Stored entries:

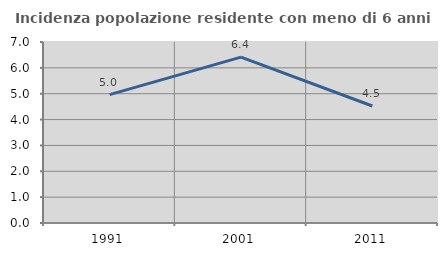
| Category | Incidenza popolazione residente con meno di 6 anni |
|---|---|
| 1991.0 | 4.965 |
| 2001.0 | 6.414 |
| 2011.0 | 4.526 |
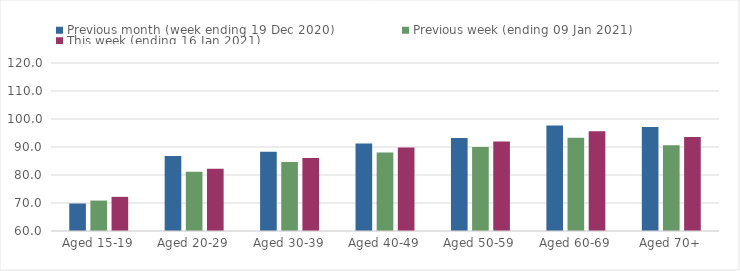
| Category | Previous month (week ending 19 Dec 2020) | Previous week (ending 09 Jan 2021) | This week (ending 16 Jan 2021) |
|---|---|---|---|
| Aged 15-19 | 69.82 | 70.87 | 72.2 |
| Aged 20-29 | 86.78 | 81.2 | 82.19 |
| Aged 30-39 | 88.31 | 84.66 | 86.07 |
| Aged 40-49 | 91.21 | 88.04 | 89.78 |
| Aged 50-59 | 93.19 | 90.02 | 91.97 |
| Aged 60-69 | 97.64 | 93.32 | 95.62 |
| Aged 70+ | 97.15 | 90.63 | 93.53 |

◆ **WHAT TO PRODUCE**
If an entry holds a picture, leave the picture out and repeat the rest exactly.

◆ **EXPECTED ANSWER**
| Category | Incidenza popolazione residente con meno di 6 anni |
|---|---|
| 1991.0 | 4.965 |
| 2001.0 | 6.414 |
| 2011.0 | 4.526 |
| Category | Previous month (week ending 19 Dec 2020) | Previous week (ending 09 Jan 2021) | This week (ending 16 Jan 2021) |
|---|---|---|---|
| Aged 15-19 | 69.82 | 70.87 | 72.2 |
| Aged 20-29 | 86.78 | 81.2 | 82.19 |
| Aged 30-39 | 88.31 | 84.66 | 86.07 |
| Aged 40-49 | 91.21 | 88.04 | 89.78 |
| Aged 50-59 | 93.19 | 90.02 | 91.97 |
| Aged 60-69 | 97.64 | 93.32 | 95.62 |
| Aged 70+ | 97.15 | 90.63 | 93.53 |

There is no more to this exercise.